The Red Couch
-How and why business should blog
By Robert Scoble & Shel Israel
With help from the Blogosphere
Overview
The Red Couch explains the why and how of blogging to business people. Using recent case studies throughout its 250-300 pages, it will demystify this disruptive technology and explaining why it is more efficient, credible and effective than traditional business communications tools and explains why it is likely to change or destroy the usual marketing mix of ads, PR, websites and collateral materials.
Based on at least 50 interviews with people at all levels and in all sorts of businesses, the Red Couch intertwines some of the experiences of its two authors, one of whom is Microsoft’s leading blogger and the other of whom is a veteran marketing consultant.
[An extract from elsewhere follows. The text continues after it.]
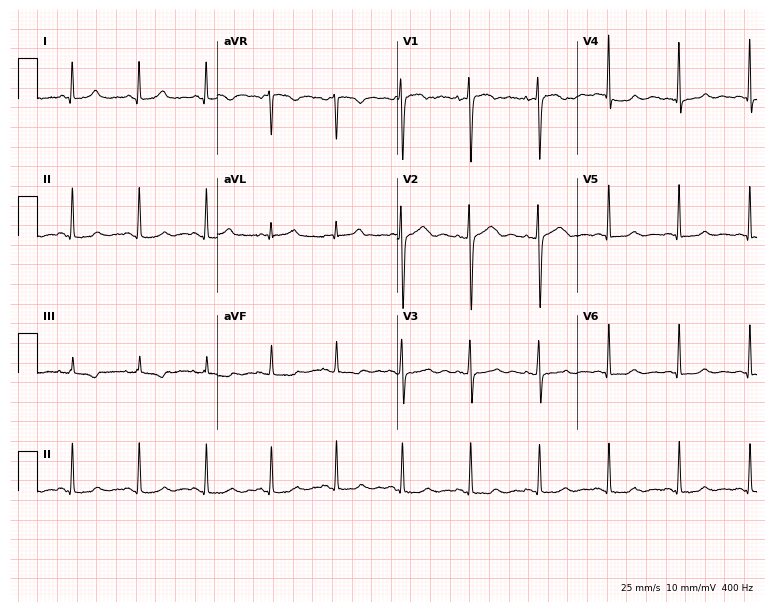
ECG — a female, 43 years old. Labelled as a normal ECG.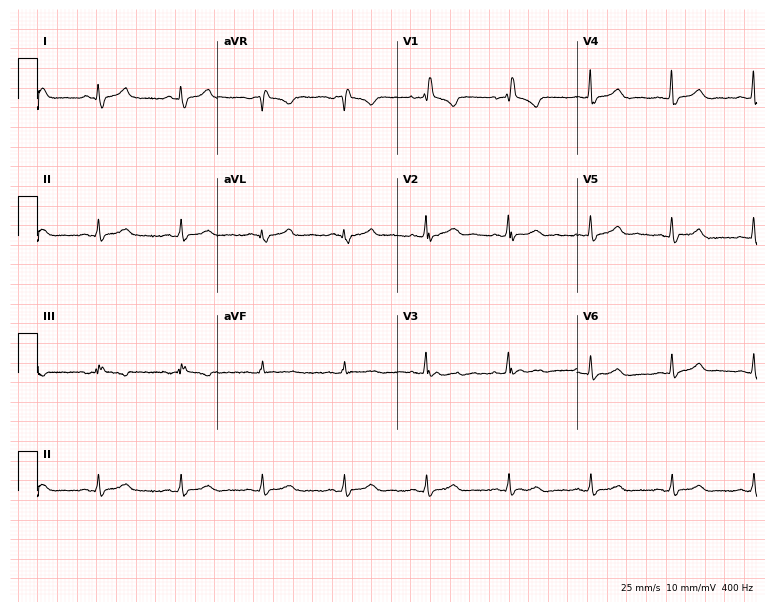
Standard 12-lead ECG recorded from a female, 52 years old. None of these six findings is recorded: first-degree AV block, right bundle branch block, left bundle branch block, sinus bradycardia, atrial fibrillation, sinus tachycardia.

It argues, in compelling terms, why blogging is not just another tactical communications distribution channel, but rather, a new strategic medium for drawing companies and their constituencies closer together for the benefit of both. The Red Couch provides a quick survey of the powerful but simple tools needed to get started, then illustrates how the are used to improve a company’s business and it provides finer points to mastering the new medium.
The authors will discuss why traditional marketing tools——press releases, websites, advertising and so on have become less effective even as they become more expensive and why some may never work again. It explains why its good business to shake off traditional taboos, such as praising competition, publicly discussing product prior to official launch, and allowing mid-level employees to blog without traditioBnal business filters.
The business community is already aware of the increasing ubiquity of blogging, but as happens during nearly all technology revolution, it is the slowest to adopt innovation, the longest to use it once adopted, and the place where it will prevail only if it can continuously and favorably impact the bottom line. This is as it should be, and the The Red Couch will explain how companies that adopt blogging will prevail in the next chapter of global and local business adjustment, and those who do not are likely to face the same fate as the village blacksmith who ignore the early automobile.
Target Audience
The target audience is any business decision maker as well as any business marketing consultant. It will be of value to CEOs, sole proprietors, CMOs and any in-house marketing staff. But it will also be valuable to mid-level employees involved in product development, customer support and human resources because The Red Couch explains how to blog without getting fired for being candid.
Outstanding Features
The authors believe they have access to the best-known business bloggers and the heads of large companies who allow blogging. They are hoping to include exclusive interviews that may not be available elsewhere.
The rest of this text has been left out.